Alsooo, das Interview hat gestern stattgefunden. Leider war es auf Grund begrenzter Deutschkenntnisse (er macht gerade einen B2-Deutschkurs) an vielen Stellen recht schwer ihm zu Folgen. Ich habe das Interview aufgenommen und muss mir das auf jeden Fall noch mal anhören, um so manches zu entschlüsseln.
Der Grund seiner Erblindung ist, dass er sich gegen das Regime in Syrien gestellt hat und wohl von Soldaten angeschossen wurde. Die genaue Situation konnte ich zum einen auf Grund der Sprachbarriere, zum anderen wegen seiner offensichtlichen Schwierigkeiten darüber zu sprechen, nicht ganz nachvollziehen.

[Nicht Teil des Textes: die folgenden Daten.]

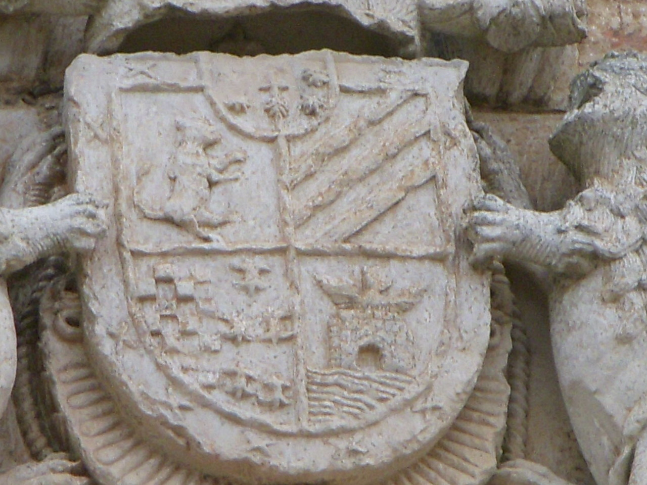 Escudo de De León (Casa Primera)

Ich habe die Situation und die Flucht dann auch bewusst außen vorgelassen, da ihm das Thema nicht leicht viel und ich überhaupt keine Erfahrung habe dort mit einer gewissen Sensibilität vorzugehen. Für ein paar wenige Leistungspunkte erschien mir das Ganze dann auch nicht nötig.
Daher habe ich mich doch, wie ursprünglich geplant, auf das Leben als blinde Person in Marburg konzentriert, was für euch natürlich nicht ganz so interessant ist.

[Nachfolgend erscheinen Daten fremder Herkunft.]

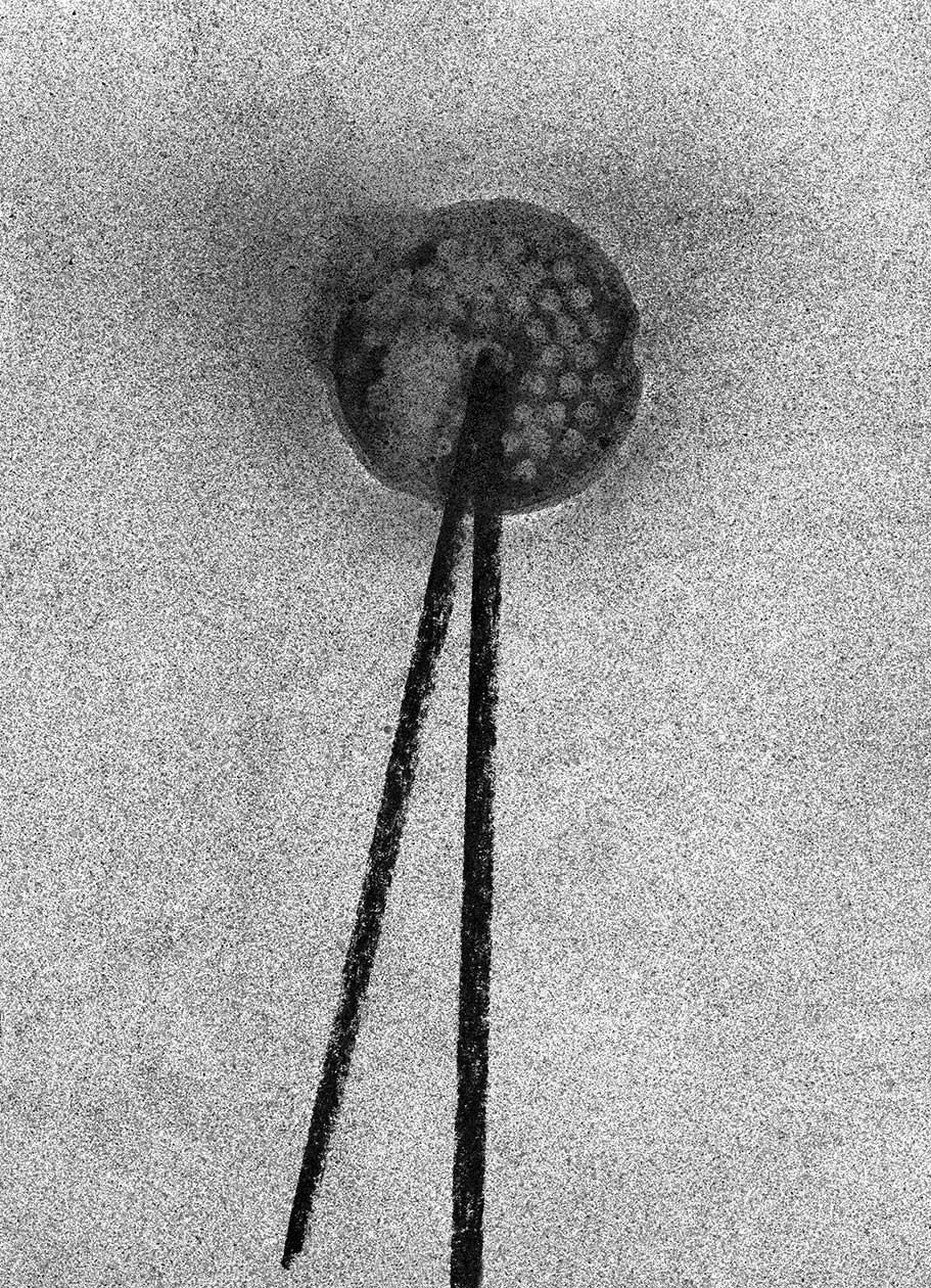 מגדלור , 2013 - מתוך עבודות חדשות

Was ich aber noch zum Ablauf der Flucht verstanden habe, ist, dass er keine ausreichende medizinische Versorgung in Syrien erhalten hat und dann mit gefälschten Papieren in den Libanon gegangen ist, um sich dort behandeln zu lassen. Er ist dort aber mit dem gefälschten Pass aufgeflogen und ging für zehn Tage in Gefängnis, bis er wieder nach Syrien gelassen wurde. Von dort ging es dann erstmal in die Türkei, bis das Deutsche Konsulat entschieden hat, ihn nach Deutschland zu lassen.
Soweit ich das richtig verstanden habe, hätte er bei einer früheren medizinischen Versorgung nicht das Augenlicht verloren und wenn er nicht in den Libanon geflohen wäre, wäre er sogar ums Leben gekommen.
Auf Grund der Sprachbarriere war es auch kaum möglich tiefergehend über Diskriminierung in Behörden oder Gesellschaft zu reden. Er hat zumindest in Marburg bisher keine Erfahrungen damit gemacht, ihm war aber wohl bewusst, dass das hier auch eine sehr linke Bubble ist. Es gab allerdings einen Überfall auf dem Weg zu einer Schule für Sehbehinderte, bei dem sein Portemonnaie gestohlen wurde. Die Polizei konnte den Täter aber in der folgenden Woche durch einen Polizisten als getarnten Blinden ertappen.
Ansonsten hat die Person bis zu der Erblindung Jura studiert und schien trotz begrenztem Wortschatz sehr gebildet.